MambaTab

Overview

MambaTab is exposed as a stable Mamba-family model, but the current DeepTab forward path behaves as a lightweight projected-feature network: it concatenates input features, projects them to d_model, normalizes and activates the representation, then predicts with MLPhead.

Use it as a compact baseline in the current release.

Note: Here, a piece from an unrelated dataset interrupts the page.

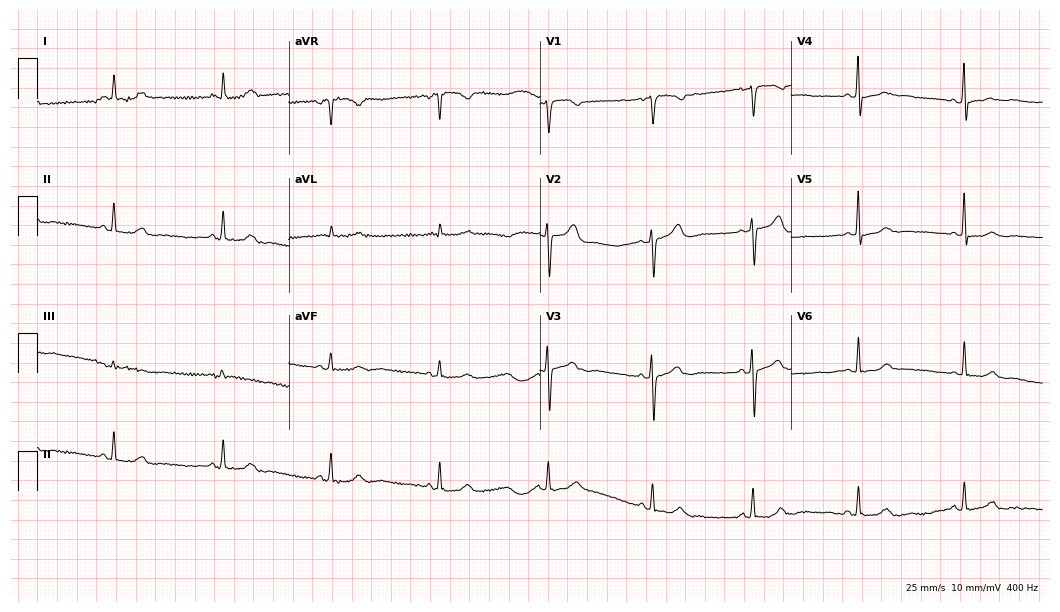
12-lead ECG (10.2-second recording at 400 Hz) from a 43-year-old woman. Screened for six findings — first-degree AV block, right bundle branch block, left bundle branch block, sinus bradycardia, atrial fibrillation, sinus tachycardia — none is recorded.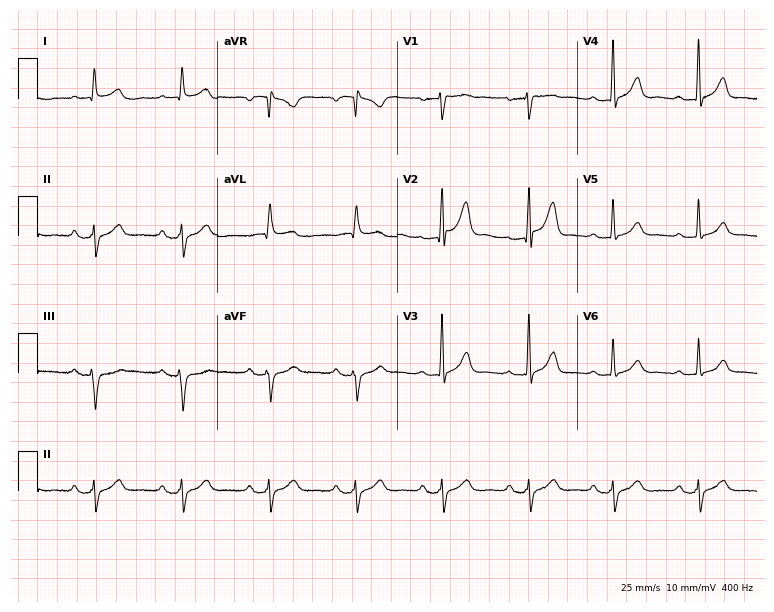
12-lead ECG from a man, 54 years old. No first-degree AV block, right bundle branch block, left bundle branch block, sinus bradycardia, atrial fibrillation or sinus tachycardia recorded for this tracing. Only these six findings were labelled.

For an active Mamba sequence model over feature tokens, prefer Mambular or MambAttention.

Architectural Details

The current MambaTab forward path is:

Concatenate all input tensors.
Apply initial_layer from input dimension to d_model.
Temporarily unsqueeze along axis, apply LayerNorm, and apply embedding_activation.
Squeeze back to a row representation.
Predict with MLPhead.

features -> concat -> Linear(input_dim, d_model) -> LayerNorm -> activation -> MLPhead

Main Building Blocks

Component	DeepTab implementation	Role
Input path	`torch.cat(...)`	Uses raw/preprocessed feature tensors directly.
Projection	`initial_layer`	Maps input vector to `d_model`.
Normalization	`LayerNorm`	Stabilizes projected representation.
Head	`MLPhead`	Produces predictions.
Mamba block	`self.mamba = Mamba(...)` or `MambaOriginal(...)`	Instantiated in `__init__`, but not called in the current `forward`.

Implementation Notes

The presence of Mamba-related config fields (d_state, d_conv, expand_factor, mamba_version, bidirectional) does not mean they affect the current forward pass. They configure the instantiated self.mamba module, but that module is not applied before the head.

This distinction matters for research comparisons: document the DeepTab version and verify the forward path if you report MambaTab as a state-space model.

Practical Config

from deeptab.configs import MambaTabConfig, PreprocessingConfig, TrainerConfig
from deeptab.models import MambaTabRegressor

model = MambaTabRegressor(
    model_config=MambaTabConfig(
        d_model=64,
        dropout=0.05,
        head_layer_sizes=[128],
        head_dropout=0.1,
    ),
    preprocessing_config=PreprocessingConfig(numerical_preprocessing="standard"),
    trainer_config=TrainerConfig(lr=1e-3, batch_size=256, max_epochs=100),
    random_state=101,
)

Key settings in the current forward path:

Setting	Typical range	Effect
`d_model`	`32` to `128`	Width of the projected representation.
`embedding_activation`	`Identity`, `ReLU`, `SiLU`	Activation after projection/norm.
`head_layer_sizes`	`[]` to `[256, 128]`	Extra MLPhead capacity.
`head_dropout`	`0.0` to `0.3`	Head regularization.
`axis`	`1` or `0`	Temporary unsqueeze axis before normalization.

When To Use

Use MambaTab when you want a lightweight projection baseline from the Mamba-family API. Use Mambular for sequence modeling experiments where the Mamba block must be active.

References

Gu and Dao, Mamba: Linear-Time Sequence Modeling with Selective State Spaces.
Thielmann et al., Mambular: A Sequential Model for Tabular Deep Learning.